Meet the “Son of Concorde”: NASA and Lockheed’s Answer to Supersonic Flight

The Concorde was the original supersonic jet, making its trans-Atlantic debut in 1973 and enjoying a 30-year run until its retirement in 2003. Without a de facto heir in place, commercial supersonic air travel followed the Concorde into history — until now.

NASA and Lockheed Martin have joined forces in a new venture to create the X-59, a boomless supersonic jet nicknamed “Son of Concorde.” The jet resembles the Concorde, and includes many features that made the original a household name, but early reports suggest the Son of Concorde will far outstrip its supersonic predecessor in both form and function.

Supersonic contenders

While widely considered the heir apparent of the original supersonic jet, Son of Concorde is far from the only aircraft gunning for jet stream dominance.

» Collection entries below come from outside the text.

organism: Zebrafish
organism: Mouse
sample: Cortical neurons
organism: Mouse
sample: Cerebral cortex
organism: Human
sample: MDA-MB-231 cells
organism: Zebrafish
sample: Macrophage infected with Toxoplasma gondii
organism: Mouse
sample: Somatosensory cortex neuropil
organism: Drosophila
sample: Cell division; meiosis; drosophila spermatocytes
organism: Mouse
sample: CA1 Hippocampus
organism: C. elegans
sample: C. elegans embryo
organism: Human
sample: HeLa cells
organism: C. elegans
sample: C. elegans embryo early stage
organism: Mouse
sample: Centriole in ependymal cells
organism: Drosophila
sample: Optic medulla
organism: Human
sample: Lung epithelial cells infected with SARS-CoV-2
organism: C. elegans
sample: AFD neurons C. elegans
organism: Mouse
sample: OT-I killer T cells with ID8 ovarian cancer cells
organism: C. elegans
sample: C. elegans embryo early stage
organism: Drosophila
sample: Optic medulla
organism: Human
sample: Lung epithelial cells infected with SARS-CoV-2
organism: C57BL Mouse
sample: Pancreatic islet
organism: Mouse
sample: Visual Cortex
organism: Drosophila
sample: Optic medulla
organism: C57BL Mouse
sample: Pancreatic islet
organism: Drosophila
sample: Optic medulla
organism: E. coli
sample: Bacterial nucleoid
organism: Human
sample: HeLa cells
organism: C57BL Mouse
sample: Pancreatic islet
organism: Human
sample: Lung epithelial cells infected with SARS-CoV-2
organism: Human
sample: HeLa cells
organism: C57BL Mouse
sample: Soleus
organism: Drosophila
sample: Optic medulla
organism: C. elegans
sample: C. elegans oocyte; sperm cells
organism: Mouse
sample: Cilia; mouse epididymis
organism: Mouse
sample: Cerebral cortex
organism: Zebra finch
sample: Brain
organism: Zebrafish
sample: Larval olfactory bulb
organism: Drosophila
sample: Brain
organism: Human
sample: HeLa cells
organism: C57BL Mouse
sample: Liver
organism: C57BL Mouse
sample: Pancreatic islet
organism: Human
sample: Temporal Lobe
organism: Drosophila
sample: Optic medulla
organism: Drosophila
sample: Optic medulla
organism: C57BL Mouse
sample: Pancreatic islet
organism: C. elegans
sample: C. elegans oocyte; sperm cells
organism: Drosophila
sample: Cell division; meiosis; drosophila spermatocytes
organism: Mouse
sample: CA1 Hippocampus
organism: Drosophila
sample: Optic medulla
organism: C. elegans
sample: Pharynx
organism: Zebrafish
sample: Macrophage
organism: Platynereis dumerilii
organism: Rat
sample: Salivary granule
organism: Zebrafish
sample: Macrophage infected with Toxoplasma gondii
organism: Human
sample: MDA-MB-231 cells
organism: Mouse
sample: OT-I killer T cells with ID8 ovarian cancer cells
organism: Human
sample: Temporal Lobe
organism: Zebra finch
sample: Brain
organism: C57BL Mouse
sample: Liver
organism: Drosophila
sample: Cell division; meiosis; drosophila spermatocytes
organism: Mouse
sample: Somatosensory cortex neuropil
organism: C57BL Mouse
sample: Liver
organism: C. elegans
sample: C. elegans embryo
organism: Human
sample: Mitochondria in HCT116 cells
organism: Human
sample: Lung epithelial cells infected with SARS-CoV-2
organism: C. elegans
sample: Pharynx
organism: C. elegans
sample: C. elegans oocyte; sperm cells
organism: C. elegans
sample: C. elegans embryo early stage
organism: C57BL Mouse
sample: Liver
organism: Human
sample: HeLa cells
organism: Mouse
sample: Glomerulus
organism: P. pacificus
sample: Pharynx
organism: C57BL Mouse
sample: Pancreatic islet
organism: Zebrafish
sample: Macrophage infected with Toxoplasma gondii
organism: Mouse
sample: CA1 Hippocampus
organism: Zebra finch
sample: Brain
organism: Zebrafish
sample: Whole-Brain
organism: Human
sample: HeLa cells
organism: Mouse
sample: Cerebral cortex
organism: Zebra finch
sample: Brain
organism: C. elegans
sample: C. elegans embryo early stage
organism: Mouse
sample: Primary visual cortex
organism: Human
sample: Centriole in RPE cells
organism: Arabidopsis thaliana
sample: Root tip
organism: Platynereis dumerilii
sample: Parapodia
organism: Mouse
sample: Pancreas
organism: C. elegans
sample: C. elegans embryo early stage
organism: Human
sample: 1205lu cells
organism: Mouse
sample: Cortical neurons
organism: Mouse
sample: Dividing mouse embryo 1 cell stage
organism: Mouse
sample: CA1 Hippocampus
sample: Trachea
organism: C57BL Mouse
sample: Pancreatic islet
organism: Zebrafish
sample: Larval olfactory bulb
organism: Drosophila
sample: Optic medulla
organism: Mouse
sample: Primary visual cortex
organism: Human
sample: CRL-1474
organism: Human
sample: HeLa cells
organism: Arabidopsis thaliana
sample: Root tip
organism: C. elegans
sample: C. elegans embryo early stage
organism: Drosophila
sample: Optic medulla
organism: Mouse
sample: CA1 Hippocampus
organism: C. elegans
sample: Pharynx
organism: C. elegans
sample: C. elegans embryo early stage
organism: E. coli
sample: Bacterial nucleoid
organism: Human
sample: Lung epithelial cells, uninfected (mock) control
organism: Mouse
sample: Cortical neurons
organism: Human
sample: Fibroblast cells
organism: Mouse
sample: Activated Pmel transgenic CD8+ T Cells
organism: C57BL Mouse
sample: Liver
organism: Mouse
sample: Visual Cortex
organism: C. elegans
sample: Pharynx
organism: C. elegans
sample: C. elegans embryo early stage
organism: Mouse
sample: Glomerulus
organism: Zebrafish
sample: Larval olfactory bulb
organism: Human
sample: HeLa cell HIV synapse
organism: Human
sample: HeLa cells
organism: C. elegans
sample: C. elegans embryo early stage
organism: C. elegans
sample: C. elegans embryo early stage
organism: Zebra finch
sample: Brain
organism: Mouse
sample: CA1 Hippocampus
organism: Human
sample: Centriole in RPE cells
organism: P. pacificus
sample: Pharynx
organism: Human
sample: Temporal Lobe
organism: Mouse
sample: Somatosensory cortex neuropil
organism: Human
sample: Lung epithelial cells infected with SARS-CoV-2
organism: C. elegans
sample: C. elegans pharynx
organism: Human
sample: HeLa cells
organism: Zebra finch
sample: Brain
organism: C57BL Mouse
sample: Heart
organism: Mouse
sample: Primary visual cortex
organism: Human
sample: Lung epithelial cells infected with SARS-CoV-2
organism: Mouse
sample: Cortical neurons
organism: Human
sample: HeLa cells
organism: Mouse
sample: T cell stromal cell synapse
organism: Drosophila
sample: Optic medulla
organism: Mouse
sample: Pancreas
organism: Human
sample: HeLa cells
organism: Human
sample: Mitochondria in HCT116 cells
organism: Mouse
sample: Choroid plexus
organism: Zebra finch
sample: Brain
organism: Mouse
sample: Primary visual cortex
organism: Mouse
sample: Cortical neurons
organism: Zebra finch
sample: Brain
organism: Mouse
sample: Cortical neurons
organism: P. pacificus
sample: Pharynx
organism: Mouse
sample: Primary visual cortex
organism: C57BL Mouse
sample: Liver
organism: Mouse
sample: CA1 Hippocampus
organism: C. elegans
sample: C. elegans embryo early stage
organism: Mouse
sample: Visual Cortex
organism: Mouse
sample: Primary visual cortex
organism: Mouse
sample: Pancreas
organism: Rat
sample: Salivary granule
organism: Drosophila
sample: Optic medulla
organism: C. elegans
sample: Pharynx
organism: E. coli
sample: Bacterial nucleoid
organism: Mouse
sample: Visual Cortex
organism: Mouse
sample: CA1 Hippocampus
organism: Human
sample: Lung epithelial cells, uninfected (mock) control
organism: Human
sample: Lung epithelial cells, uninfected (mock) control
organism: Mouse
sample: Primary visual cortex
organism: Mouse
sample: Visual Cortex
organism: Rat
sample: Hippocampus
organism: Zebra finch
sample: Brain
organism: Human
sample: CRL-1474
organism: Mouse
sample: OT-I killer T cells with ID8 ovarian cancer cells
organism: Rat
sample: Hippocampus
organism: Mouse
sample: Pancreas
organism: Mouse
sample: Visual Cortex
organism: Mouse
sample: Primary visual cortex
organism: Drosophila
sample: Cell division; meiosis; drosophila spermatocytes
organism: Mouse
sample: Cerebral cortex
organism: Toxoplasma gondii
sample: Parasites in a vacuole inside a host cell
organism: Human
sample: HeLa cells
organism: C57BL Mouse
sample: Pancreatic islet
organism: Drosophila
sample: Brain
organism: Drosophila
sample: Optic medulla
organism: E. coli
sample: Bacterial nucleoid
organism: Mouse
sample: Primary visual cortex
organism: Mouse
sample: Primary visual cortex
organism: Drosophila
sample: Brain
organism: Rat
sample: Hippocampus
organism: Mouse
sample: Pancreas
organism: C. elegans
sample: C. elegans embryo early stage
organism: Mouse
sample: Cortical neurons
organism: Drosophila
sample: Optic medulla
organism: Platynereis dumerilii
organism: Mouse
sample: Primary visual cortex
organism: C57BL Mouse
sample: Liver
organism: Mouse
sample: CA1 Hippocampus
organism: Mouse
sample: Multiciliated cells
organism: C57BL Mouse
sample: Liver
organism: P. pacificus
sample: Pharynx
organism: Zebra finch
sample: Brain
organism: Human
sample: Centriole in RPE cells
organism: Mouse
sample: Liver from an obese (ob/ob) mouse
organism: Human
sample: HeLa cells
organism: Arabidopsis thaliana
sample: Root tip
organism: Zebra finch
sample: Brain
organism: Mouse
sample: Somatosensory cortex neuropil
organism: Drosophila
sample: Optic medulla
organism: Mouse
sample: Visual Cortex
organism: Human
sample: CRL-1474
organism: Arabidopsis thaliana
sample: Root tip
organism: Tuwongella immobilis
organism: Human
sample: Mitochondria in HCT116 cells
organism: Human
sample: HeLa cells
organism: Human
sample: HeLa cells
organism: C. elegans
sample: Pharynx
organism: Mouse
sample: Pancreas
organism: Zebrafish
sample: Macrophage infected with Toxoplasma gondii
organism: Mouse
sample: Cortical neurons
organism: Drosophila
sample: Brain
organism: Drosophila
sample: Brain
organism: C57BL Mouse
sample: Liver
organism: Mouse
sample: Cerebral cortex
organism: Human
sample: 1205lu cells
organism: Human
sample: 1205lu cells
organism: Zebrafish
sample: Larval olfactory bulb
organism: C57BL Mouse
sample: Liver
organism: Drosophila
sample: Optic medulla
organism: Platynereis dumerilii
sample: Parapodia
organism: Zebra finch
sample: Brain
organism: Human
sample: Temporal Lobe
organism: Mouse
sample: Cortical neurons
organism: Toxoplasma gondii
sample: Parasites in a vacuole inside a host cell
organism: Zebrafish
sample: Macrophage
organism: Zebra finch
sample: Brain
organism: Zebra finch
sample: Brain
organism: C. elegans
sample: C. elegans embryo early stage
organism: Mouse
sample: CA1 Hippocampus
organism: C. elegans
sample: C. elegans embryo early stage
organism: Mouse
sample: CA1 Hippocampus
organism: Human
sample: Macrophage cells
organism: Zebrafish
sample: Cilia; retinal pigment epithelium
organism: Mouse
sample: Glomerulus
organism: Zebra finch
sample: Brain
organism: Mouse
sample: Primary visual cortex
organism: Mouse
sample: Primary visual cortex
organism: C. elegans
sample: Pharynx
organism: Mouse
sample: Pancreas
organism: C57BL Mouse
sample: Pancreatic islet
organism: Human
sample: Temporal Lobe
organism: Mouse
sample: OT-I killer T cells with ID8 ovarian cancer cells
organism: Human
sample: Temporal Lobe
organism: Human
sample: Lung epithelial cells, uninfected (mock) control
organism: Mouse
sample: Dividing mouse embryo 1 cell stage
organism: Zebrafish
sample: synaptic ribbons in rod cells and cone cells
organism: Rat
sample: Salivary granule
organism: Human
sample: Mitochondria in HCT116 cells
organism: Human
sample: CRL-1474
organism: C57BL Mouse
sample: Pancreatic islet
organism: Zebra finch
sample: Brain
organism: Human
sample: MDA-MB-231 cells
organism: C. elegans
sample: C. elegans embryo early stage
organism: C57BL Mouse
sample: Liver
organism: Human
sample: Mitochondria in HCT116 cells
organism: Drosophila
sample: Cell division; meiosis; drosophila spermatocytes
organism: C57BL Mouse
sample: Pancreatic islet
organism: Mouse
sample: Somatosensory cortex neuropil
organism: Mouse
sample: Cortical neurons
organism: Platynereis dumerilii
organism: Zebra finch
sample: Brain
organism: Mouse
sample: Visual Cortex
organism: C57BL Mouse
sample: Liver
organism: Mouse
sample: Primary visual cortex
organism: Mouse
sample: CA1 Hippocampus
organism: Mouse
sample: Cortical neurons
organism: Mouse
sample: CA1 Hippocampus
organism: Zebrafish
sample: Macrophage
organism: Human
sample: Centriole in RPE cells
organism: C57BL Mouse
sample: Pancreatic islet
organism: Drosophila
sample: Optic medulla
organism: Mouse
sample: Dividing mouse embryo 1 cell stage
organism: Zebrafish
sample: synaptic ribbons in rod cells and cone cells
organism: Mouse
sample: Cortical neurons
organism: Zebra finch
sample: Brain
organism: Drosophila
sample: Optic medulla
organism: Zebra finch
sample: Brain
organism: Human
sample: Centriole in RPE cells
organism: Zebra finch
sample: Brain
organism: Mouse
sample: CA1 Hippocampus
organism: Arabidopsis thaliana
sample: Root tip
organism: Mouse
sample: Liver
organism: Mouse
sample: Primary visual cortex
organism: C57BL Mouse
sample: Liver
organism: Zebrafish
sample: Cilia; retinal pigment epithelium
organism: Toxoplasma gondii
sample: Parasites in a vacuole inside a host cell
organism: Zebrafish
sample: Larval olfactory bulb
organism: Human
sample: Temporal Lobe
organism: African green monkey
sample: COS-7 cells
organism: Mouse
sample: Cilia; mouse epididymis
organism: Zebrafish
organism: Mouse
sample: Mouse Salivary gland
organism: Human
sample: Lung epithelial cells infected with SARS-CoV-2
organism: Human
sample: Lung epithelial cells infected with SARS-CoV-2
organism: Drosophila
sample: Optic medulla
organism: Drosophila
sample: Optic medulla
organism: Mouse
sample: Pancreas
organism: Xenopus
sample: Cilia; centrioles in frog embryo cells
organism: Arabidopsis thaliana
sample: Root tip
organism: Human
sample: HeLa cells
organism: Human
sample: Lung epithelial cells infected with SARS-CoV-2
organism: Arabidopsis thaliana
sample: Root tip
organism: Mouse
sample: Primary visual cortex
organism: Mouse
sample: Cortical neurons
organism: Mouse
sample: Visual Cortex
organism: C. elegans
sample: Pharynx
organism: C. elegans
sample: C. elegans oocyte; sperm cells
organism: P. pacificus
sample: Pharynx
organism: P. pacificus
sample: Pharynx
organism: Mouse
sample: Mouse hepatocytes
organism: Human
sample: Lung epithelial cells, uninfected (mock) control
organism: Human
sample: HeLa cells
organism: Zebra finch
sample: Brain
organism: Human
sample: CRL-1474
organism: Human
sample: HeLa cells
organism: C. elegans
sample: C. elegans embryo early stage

Industry front-runner Boom Supersonic recently broke ground on a facility in North Carolina, where it plans to begin producing its supersonic Overture jet. Other producers, including Exosonic and Spike Aerospace remain tight-lipped about their innovations, but their scale testing results keep them in the running. Startups in Russia, Japan, and China are also joining the race to launch the first jet in the new era of supersonic travel.

In fact, the industry is expanding so rapidly, some manufacturers are skipping supersonic tech altogether and diving straight into niche technologies, such as hypersonic or atmospheric travel.

A closer look at the X-59

In a time of booming supersonic travel innovation, Son of Concorde is unique in its focus on the supersonic technology rather than the airframe. Where Boom Supersonic and others are developing supersonic airframes, Son of Concorde is currently a one-seater, and Lockheed and NASA are immersed in perfecting “quiet” supersonic technology.

Flight testing as the X-59, Son of Concorde boasts some pretty promising specs. According to NASA reports, it is expected to maintain a top speed of 990 mph, with a cruising speed of 937 mph at 55,000 feet. As for “quiet” supersonic tech, NASA believes it can reduce the notorious “boom” to a mere 60 decibels at ground level, matching the “thunk” of a car door closing. All this and NYC to LON — 3,459 miles — in under four hours.


Son of Concorde versus “Baby Boom”

Son of Concorde is already producing promising wind tunnel tests, picking up where its predecessor left off, but it’s lagging behind some other industry players. Boom Supersonic, for instance, has signed purchase agreements with United Airlines based on the performance of its own scale jet, the “Baby Boom.”

The specialty sector continues to expand, which might mean room enough for several supersonic success stories. With a $247.5 million commitment behind it, NASA’s venture with Lockheed Martin could easily be a premier player in the supersonic big leagues.